I’m not fighting anymore.

“When I saw that car explode …”

Alexei smooths my hair. He rests his cheek against the top of my head and holds me tighter.

“I know,” he says.

“I smelled smoke,” I somehow mutter. “I hate the smell of smoke. My mom … There was a fire. And ever since then …”

I’m shaking now, even as Alexei holds me tighter. The wound in my side hurts and I wince but I don’t want to pull away.
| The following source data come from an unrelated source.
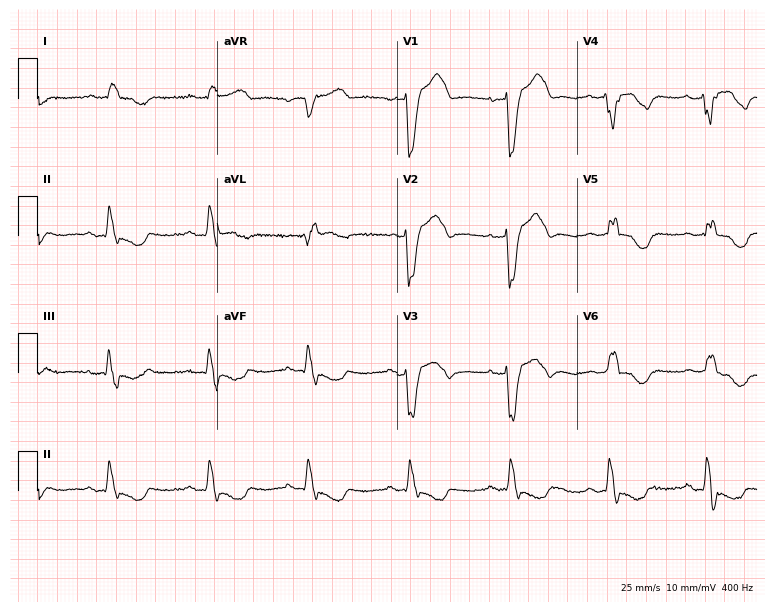
ECG — a 76-year-old man. Findings include left bundle branch block.
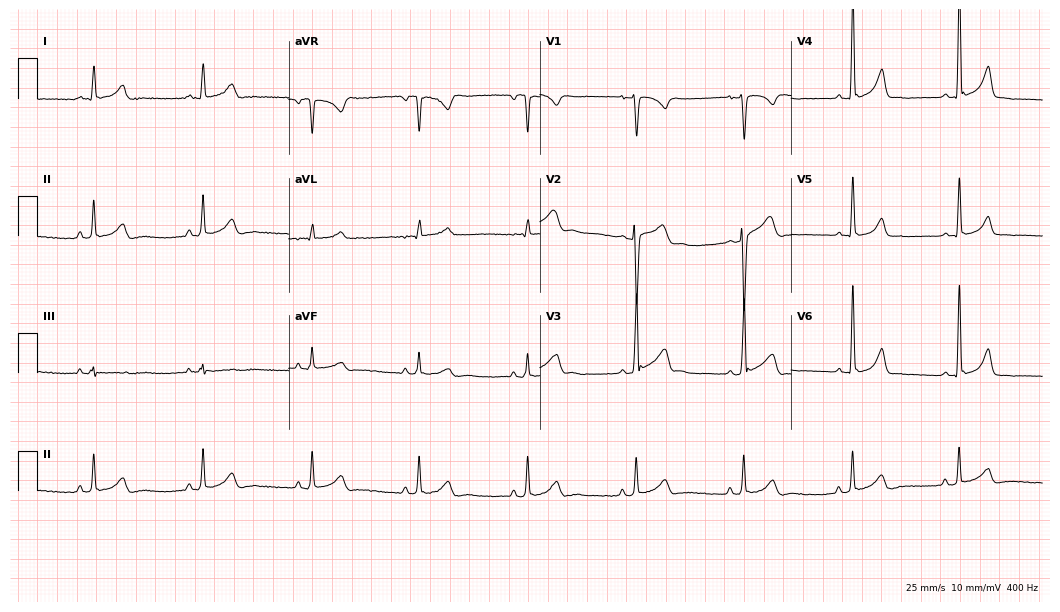
12-lead ECG from a 28-year-old male. Recorded interpretation: within normal limits.
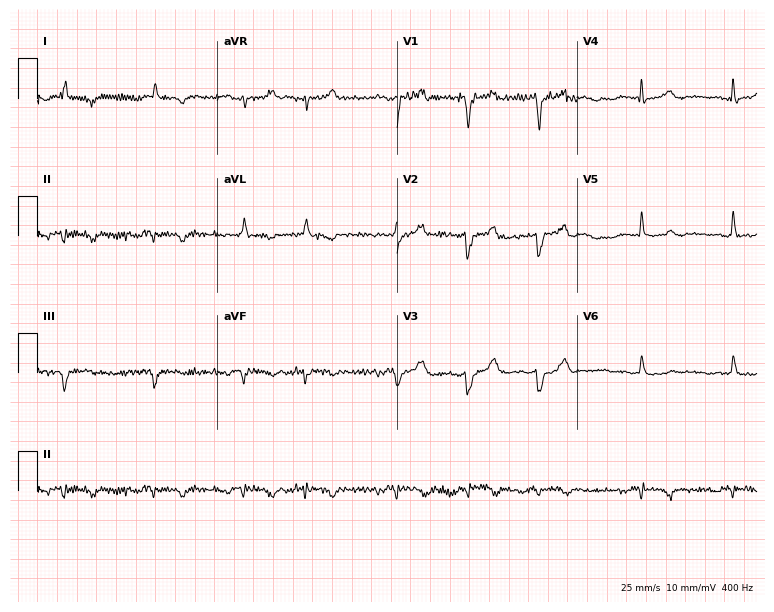
Resting 12-lead electrocardiogram (7.3-second recording at 400 Hz). Patient: a man, 85 years old. The tracing shows atrial fibrillation (AF).
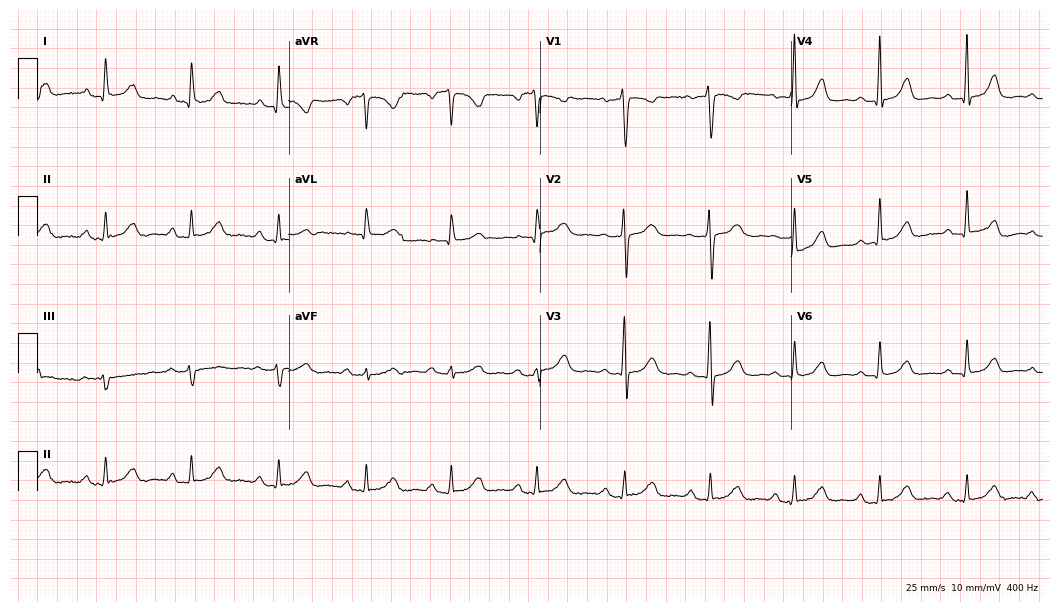
Standard 12-lead ECG recorded from a female patient, 59 years old (10.2-second recording at 400 Hz). Read as a normal ECG.
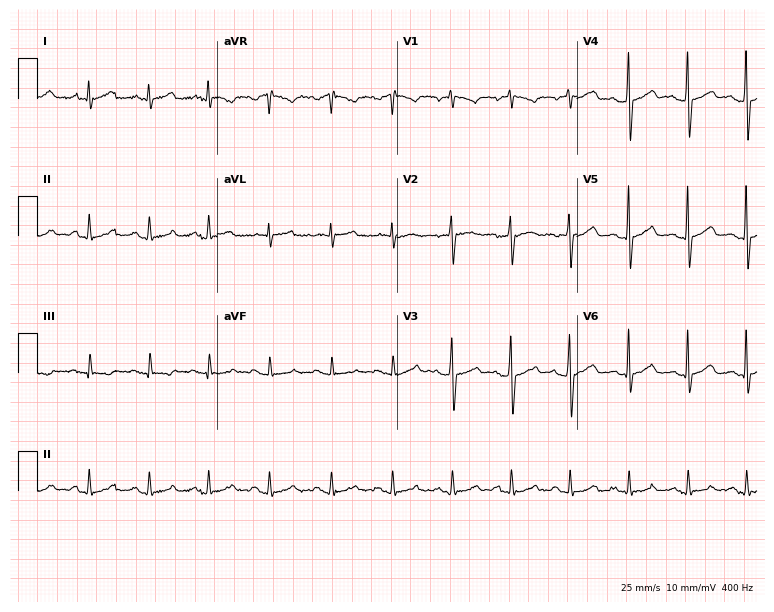
12-lead ECG from a 55-year-old male. Screened for six findings — first-degree AV block, right bundle branch block, left bundle branch block, sinus bradycardia, atrial fibrillation, sinus tachycardia — none is recorded.
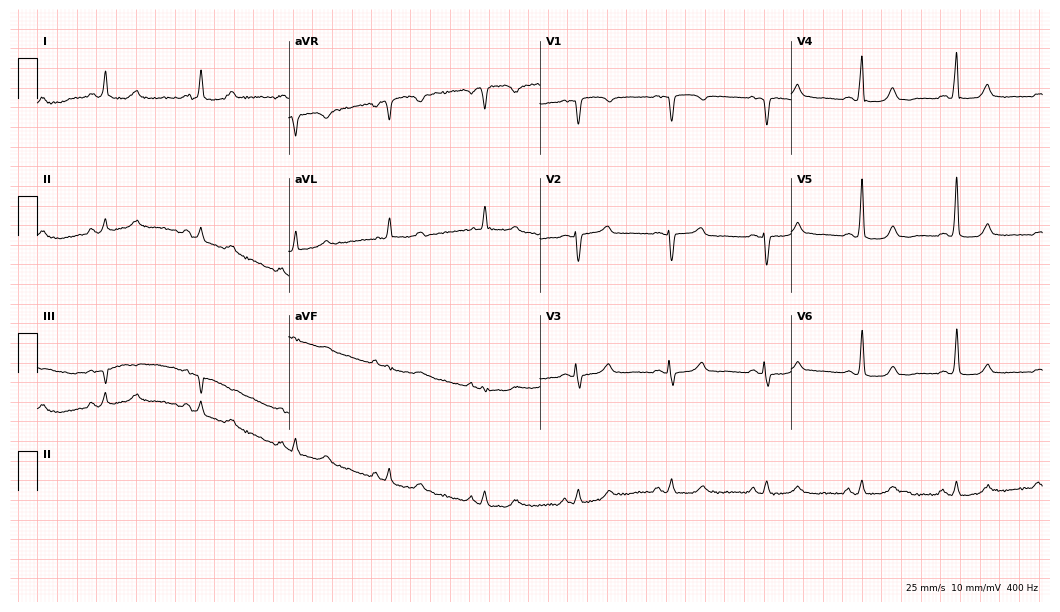
ECG — a female, 76 years old. Labelled as a normal ECG.
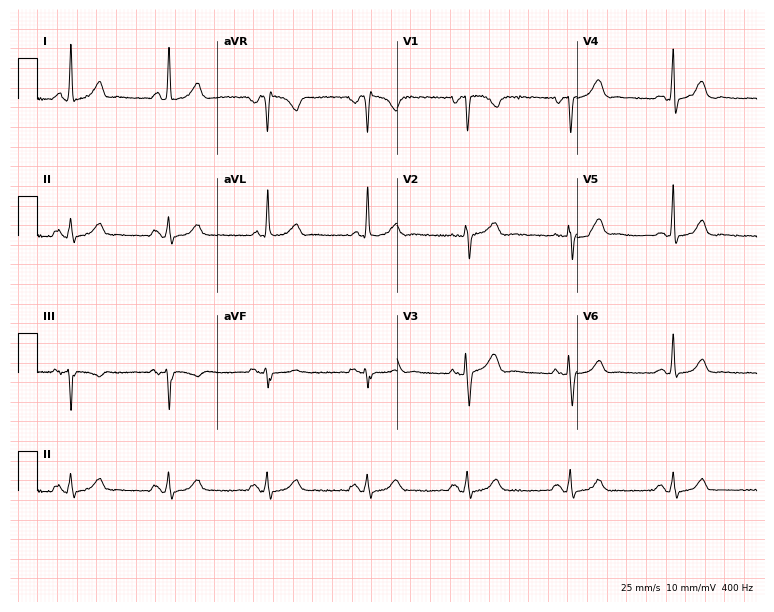
ECG — a female, 67 years old. Labelled as a normal ECG.

“It’s okay,” he says even though he’s the one who almost died, even though I should be comforting him.

“I’m sorry,” I say, because it’s what I always say. To Jamie and my grandpa and the world. I’m always sorry. Because the world broke a long time ago, and it was my fault. This is my fault, too. I just know it. And I have no idea how to fix it. “I’m sorry, Alexei.”

But, somehow, he laughs.

“I have never been drugged before. It was a new experience for me. And considering it saved my life …”

“Not for that.” I pull away and wipe my nose on my sleeve. “For my country. For how quick we were to hate you. I’m so sorry we’re so out for vengeance.”

Alexei is silent for too long. Even in his arms, I can feel his stare. “Are you not out for vengeance, Gracie?”

I push away from him and put my hand on my side, hurting. “Not from you.”

I don’t talk about the Scarred Man or the Society, the prime minister or whatever villain is still out there, unknown and unnamed.

Vengeance is like gravity for me. Always present, pulling me in a direction that I can no longer feel. It is simply the fact of my life, of who I am. Someday, though, I’m going to break free. And when that happens, I may very well just float away.

Alexei leans down and turns on one of Noah’s father’s lanterns. Its yellow glow fills the cave. Shadows dance across the walls. Overhead, a small sliver of rapidly darkening sky is the only thing that reminds me that there is a world out there, beyond the safety of this stone cocoon.

“It’s getting late,” he says. “You should go home. It would not do for your grandfather and Jamie to worry.”

“What about you?”

“What about me?”

“I mean, should someone tell your dad that you’re okay?” The dad who wanted to throw Alexei to the wolves just this morning.

“Everyone at the embassy will know I wasn’t in the car. They will feel nothing but relief.”